Teste de Jeanne Farley
Le son de la cloche annonçant notre liberté retentit dans mes oreilles à deux heures quarante. Chaque étudiant est au pas de course pour ne pas manquer leur autobus ou simplement par envie de quitter l’établissement déprimant. Je n’ai pas de temps à perdre aujourd’hui, je travaille à quatre heures ce soir alors je ne tarde pas moi non plus. Les salutations du jeudi ne sont que de brefs signes de mains pour mes amis.

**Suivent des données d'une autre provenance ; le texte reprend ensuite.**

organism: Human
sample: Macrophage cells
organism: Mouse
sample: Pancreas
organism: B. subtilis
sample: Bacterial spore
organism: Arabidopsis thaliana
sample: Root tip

Je n’imagine pas comment cette fin de journée d’école se serait déroulée si nous avions été au courant de ce qui nous attendait. Des éclats de rire et de gros sanglots sûrement. Les souvenirs de ces cinq années au secondaire, mais aussi le moment de fermer la boucle plus tôt que prévu.
Si ça a été ma fin de secondaire, ce n’était rien comparé à ce qui s’en venait.

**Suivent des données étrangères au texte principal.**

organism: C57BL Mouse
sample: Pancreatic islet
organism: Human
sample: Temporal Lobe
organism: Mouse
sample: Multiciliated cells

Mon « amie », l’anxiété est déjà en ma compagnie tous les jours. Je n’ai pas besoin qu’elle s’assoie sur le coin de mon bureau et qu’elle me rappelle que j’ai une caméra qui montre mes faits et gestes à trente personnes pour une période de trois heures. Ces moments virtuels ne facilitent également pas mon trouble de l’attention qui est relativement élevé. Il n’y a pas vingt mille endroits où s’installer à la maison pour une rencontre « Zoom ». Mon emplacement est sur mon bureau d’art. Il ne faut pas s’attendre à ce que je ne touche pas à mes pinceaux et mes crayons. Par contre, ce n’est pas évident de prendre des notes de français et de finir mon tableau au même moment.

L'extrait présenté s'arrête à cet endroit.